NOTE: I am publishing the first few entries I had started about a week ago, so they are back-dated. From now on, I'll be publishing them here, so the dates will be more accurate.

I have been reading about EFT over the past few days. I decided to try it today, since my husband left for a business trip and I found myself alone with some time on my hands. It took me a while to decide what to try it on first. Should I go for something easy first, just to see how it works, or should I go for some big issue and see what kind of impact might occur?

Well, true to my nature, I went for the whole shebang. I focused on a lifelong issue I have been consciously aware of for quite some time, and have had some success dealing with, but something that I was afraid I might never fully overcome.

I started with the first step, tapping on the side of my right hand, and saying the phrase out loud, “Even though I have this issue, (I stated it specifically), I deeply and completely accept myself.” The first time I said the phrase out loud while tapping, I thought, maybe I bit off more than I can chew. The tears came streaming down my face as I thought about the possibility that I could truly be free of this poisonous issue. I am convinced that it was absolutely poisoning the rest of my life, and all of the other issues I was thinking about addressing are probably secondary, side effects of the emotional poison I have been carrying around all my life.

Right now, I will finish writing this and continue with another round of EFT focused on that issue. The intensity of emotion is already subsiding a little.
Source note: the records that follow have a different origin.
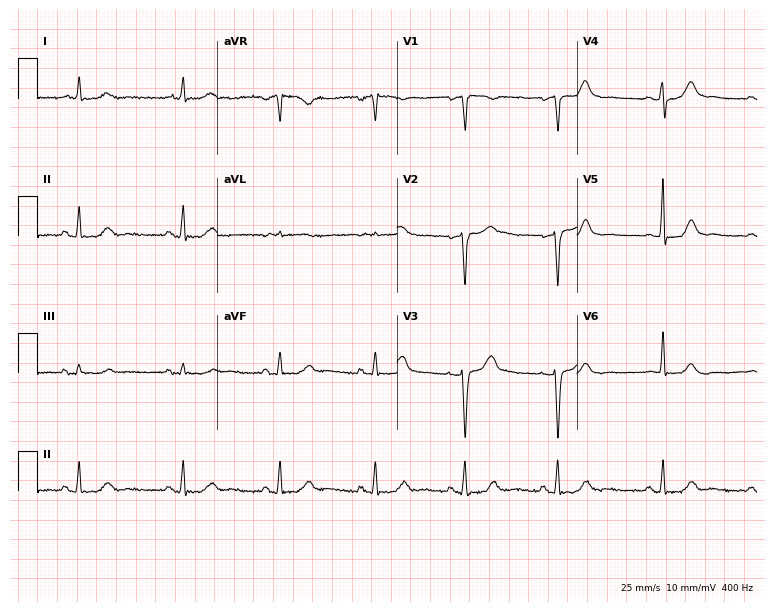
12-lead ECG from a 39-year-old female. Screened for six findings — first-degree AV block, right bundle branch block, left bundle branch block, sinus bradycardia, atrial fibrillation, sinus tachycardia — none is recorded.
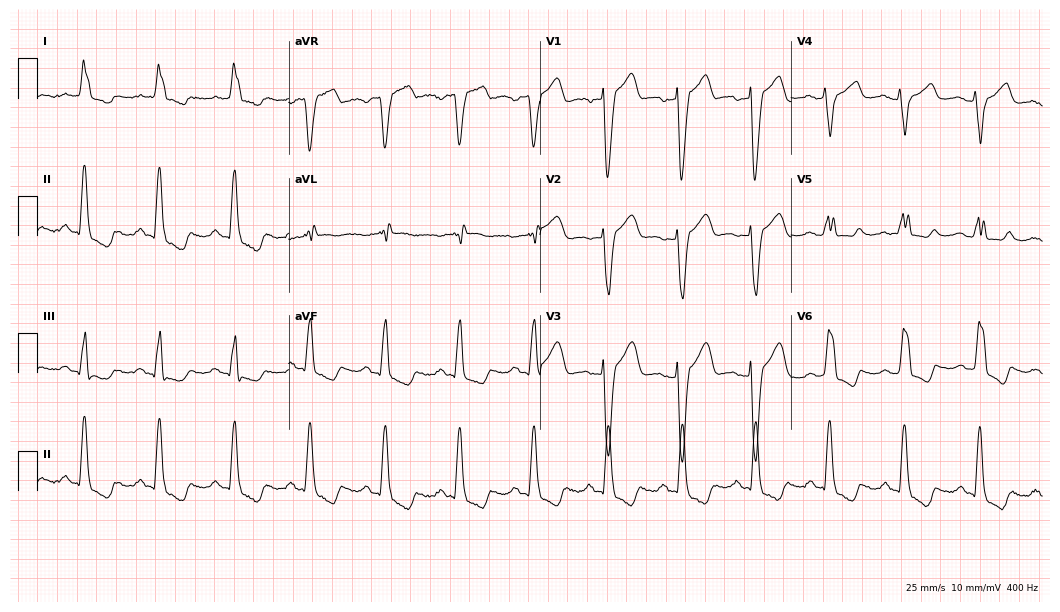
Resting 12-lead electrocardiogram. Patient: a female, 75 years old. The tracing shows left bundle branch block.
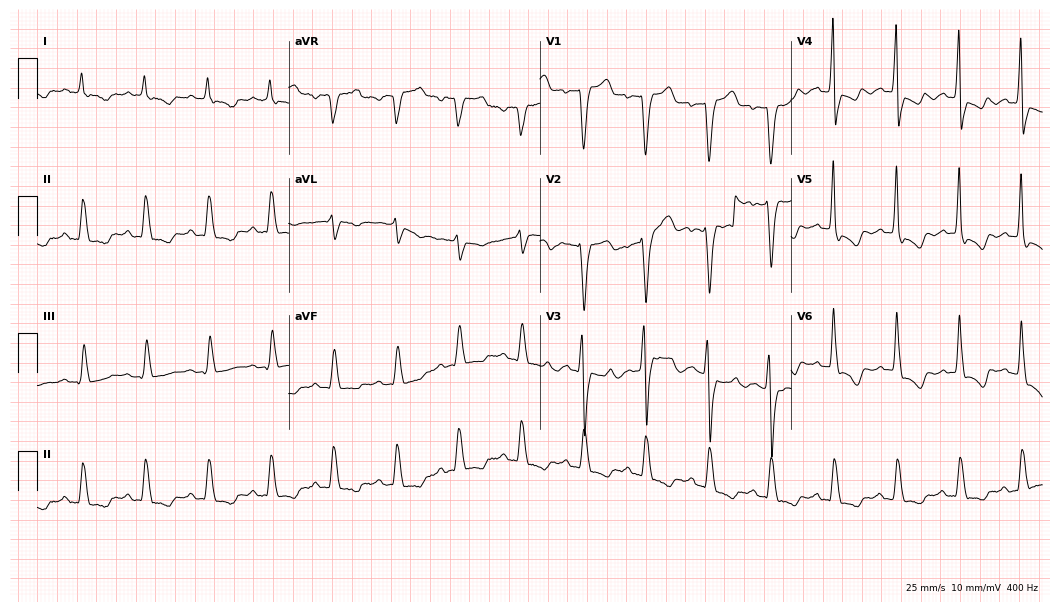
Standard 12-lead ECG recorded from a 77-year-old man (10.2-second recording at 400 Hz). None of these six findings is recorded: first-degree AV block, right bundle branch block (RBBB), left bundle branch block (LBBB), sinus bradycardia, atrial fibrillation (AF), sinus tachycardia. Only these six findings were labelled.
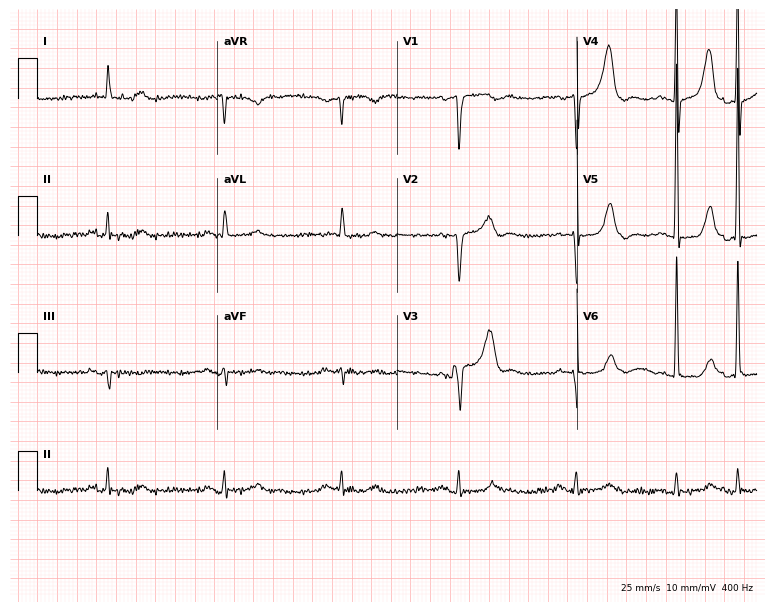
12-lead ECG from an 82-year-old man. No first-degree AV block, right bundle branch block (RBBB), left bundle branch block (LBBB), sinus bradycardia, atrial fibrillation (AF) or sinus tachycardia recorded for this tracing. Only these six findings were labelled.
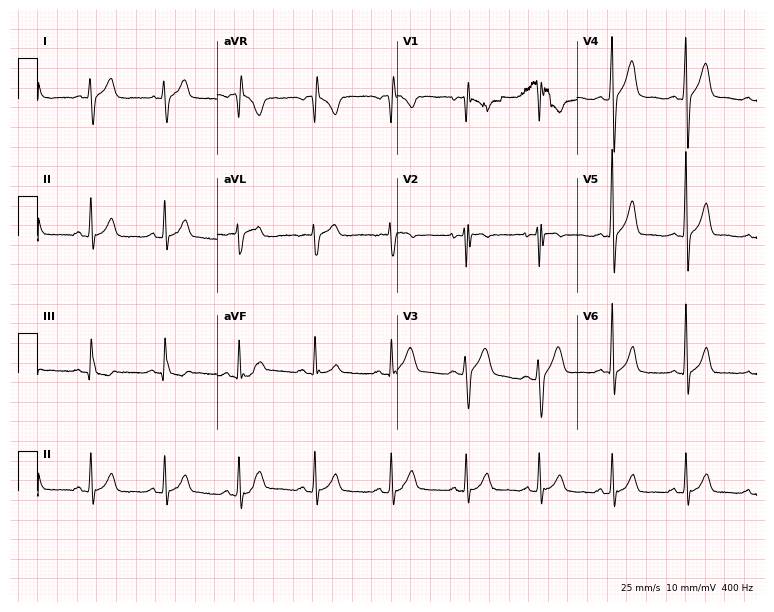
Resting 12-lead electrocardiogram. Patient: a 24-year-old male. Read as a normal ECG.

I can feel the healing beginning, and a little anxiety. The poison has been with me for so long, that the prospect of being free from it brings a little anxiety, only because I can’t picture what that will be like.

Friday, February 01, 2008

Amy's Pursuit of Sanity

Hi, I’m Amy and I’m going to be sharing my story here, I hope you enjoy it.

I think I’m a good guinea pig for saneliving.org, because I have a skeptical nature. I am not religious, therefore I’m not going to be evangelical, and I am willing to admit that I have issues just like most people do. I’m going to share a little bit about my issues, and I will try different self-help techniques on them and report the outcome. I’ll try to be as objective as possible.

The techniques being studied here are: The Secret, EFT (Emotional Freedom Therapy), The Work, and the Sedona Method. You can read more about all of these on saneliving.org.

I have studied The Secret and EFT quite extensively, and I have this to say about them: Even if they don’t work, even if they do not provide miraculous relief from whatever symptom or ailment I try them on, there is absolutely no harm done. I’m not out to disprove the techniques, I just have a pragmatic approach.

I have read what some critics have to say about The Secret and EFT. Understandably, they are alarmed at some of the claims made by people who say they have been healed of serious medical problems. While I do not have anything close to life-threatening, I do want to point out that in all of the material I have read, the authors always append a caveat to each success story involving serious medical problems: Consult with your doctor. Nobody is advocating the abandonment of medical treatment for diagnosed illnesses.

Some critics have nothing more to say than, it’s just another “positive thinking” gimmick. Well, fine. I have read Og Mandino, Zig Ziglar, and Norman Vincent Peale as well. However, it wasn’t until I saw “The Secret” and experimented with EFT that I really saw any significant positive change. These methods worked for me. They may not work for other people. Maybe Zig Ziglar did it for some, but not me. Actually, I think I was very young when I read that book, and who knows? Maybe that’s where my optimism came from, that has sustained me this far.

I have decided to ignore the critics, at least for now. I can’t see any harm in believing that “thoughts become things”, negative or positive, therefore I am motivated to keep my thoughts positive. If EFT alleviates emotional hang-ups, and I can smile at strangers more often, then I think the world is a little bit better.